BMPs are secreted signaling proteins of the transforming growth factor–β superfamily frequently acting as heterodimers (11–13). Signaling through the BMP receptor complex (Fig. 1A) results in phosphorylation and nuclear accumulation of the transcriptional effector SMAD1/5, which regulates the expression of many crucial developmental transcription factors and signaling pathway components [(14–18), reviewed in (19, 20)]. BMP signaling is tightly controlled by a plethora of intracellular (14, 21) and extracellular regulators (22–29) of which Chordin (= short gastrulation in insects) is, arguably, the most famous one. Like many other secreted BMP antagonists, Chordin binds BMP ligands, blocks the interaction with their receptor, and thereby inhibits BMP signaling (30). However, Chordin can also have pro-BMP effects and promotes long-range activation of BMP signaling in Drosophila, Xenopus, sea urchins, and in the sea anemone Nematostella (7, 31–34).

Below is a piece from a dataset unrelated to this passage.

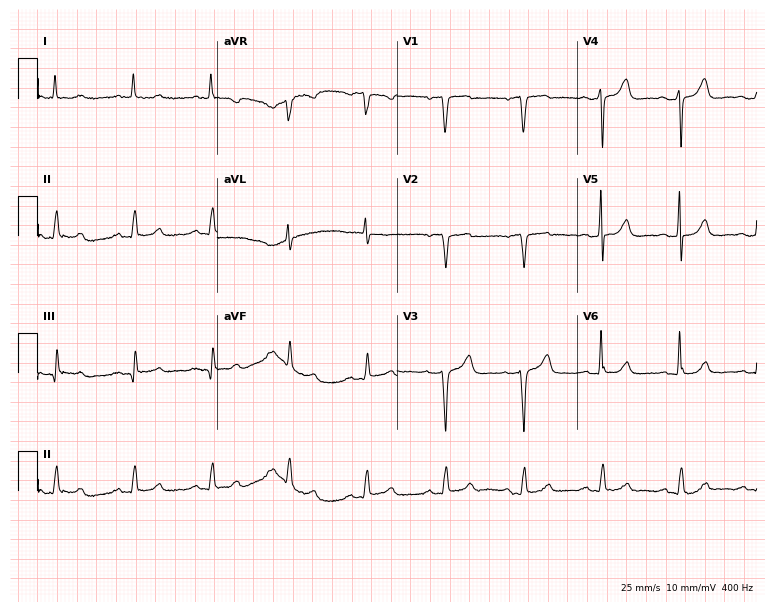
Resting 12-lead electrocardiogram. Patient: a 67-year-old male. None of these six findings is recorded: first-degree AV block, right bundle branch block, left bundle branch block, sinus bradycardia, atrial fibrillation, sinus tachycardia.

The phylogenetic distribution of Chordin and two central BMP ligands, BMP2/4 and BMP5-8, and their importance for the secondary axis patterning across phyla suggests that, during early animal evolution, these molecules may have represented the minimum requirement for the formation of the bilaterally symmetric body plan (2, 10). However, to evaluate such a possibility, we need to understand the “mode of action” of BMPs and Chordin outside Bilateria, and our model, the sea anemone Nematostella, allows exactly that.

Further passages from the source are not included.